Rank and File Strategy and the Emerging Party
The core of Moody’s conception of the strategy (independence from party leadership, building external transitional organizations, not talking about socialism) naturally put it into contradiction with the prerogatives of party-building, as DSA comes into its own as the preeminent socialist organization in the US. DSA has formally adopted the strategy as its own, but how does that work? Is DSA a party pushing for its own politics in the labor movement or is it merely an organization that is coordinating its membership to advance the organic working class struggle to help raise class consciousness? The innumerable complications and specifics of these questions (should DSA bring socialist signs to the picket? Should we try to pass ceasefire resolutions in unions?) are irresolvable, because Party-building and the Rank and File Strategy are irreconcilable; the Rank and File Strategy presupposes that there is no Party, and there can be no Party.

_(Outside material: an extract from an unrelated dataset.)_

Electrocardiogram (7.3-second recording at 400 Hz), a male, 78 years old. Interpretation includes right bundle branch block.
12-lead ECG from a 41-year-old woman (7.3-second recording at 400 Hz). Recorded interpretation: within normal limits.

The anti-internationalist politics that Moody expresses have also resulted in various contradictions between rank and filers and the broader Socialist movement, around issues like the Trump tariffs and Palestine solidarity. TDU’s strategy in particular has been placed into conflict with reality, as its leadership has increasingly thrown its lot behind Sean O’Brien, a conservative leader who’s been more than willing to avoid militant action in exchange for wage increases. The lack of a complete theorization of U.S. domestic politics has left Rank and Filers struggling to reckon with the last decade; everything from Bernie 2016 to Trump in 2025 has been out of step with the world that Moody was writing for in 2000. Politicization has been happening in all the places that Moody wrote off as secondary to the worksite, and the strategy has little to offer.
Conclusion
The Rank and File Strategy was an attempt to grapple with a historic weakness of the socialist movement in the U.S. At a time between the collapse of the Soviet Union and the rise of China, when neoliberalism seemed ascendant and socialism seemed consigned to the dustbin of history, it tried to find enough kindling to light a small fire. When the party – the instrument of the working class – had splintered into thousands of irrelevant sects and died, it tried to find a way to make do without it.

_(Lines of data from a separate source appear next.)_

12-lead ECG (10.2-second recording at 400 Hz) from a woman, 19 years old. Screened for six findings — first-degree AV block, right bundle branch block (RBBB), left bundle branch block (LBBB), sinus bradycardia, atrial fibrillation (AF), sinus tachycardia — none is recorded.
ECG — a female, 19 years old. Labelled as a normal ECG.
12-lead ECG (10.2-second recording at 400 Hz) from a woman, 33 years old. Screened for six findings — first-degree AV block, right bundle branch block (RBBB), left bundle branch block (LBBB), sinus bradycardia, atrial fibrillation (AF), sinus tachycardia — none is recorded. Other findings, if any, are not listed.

But the Strategy was wrong. Instead of seeing unions as a foothold to the rebirth of the socialist movement, it latched onto them as the vanguard of the working class. Instead of confronting the weakness that comes from lacking a party, it accepts and exalts that weakness, fetishizing “independence” from socialist leadership.
The extent of its miscalculation is unmistakable to anyone comparing the terrain it assumes and the terrain as it exists. As the Strategy veers farther and farther away from the mainstream of the socialist movement, it becomes more and more of a ceremonial artifact, offering little in the way of practical guidance but still requiring a great deal of effort to maintain.
Labor organizers in DSA should fully recognize this divergence from reality, and leave the Rank and File Strategy alongside other remnants of a less optimistic period of the socialist movement. For the emerging party, we must have a partyist labor strategy, that reckons with and resolves the contradictions between socialism and the labor movement, and which aims to complete the merger between the two, rather than postponing it until some distant future.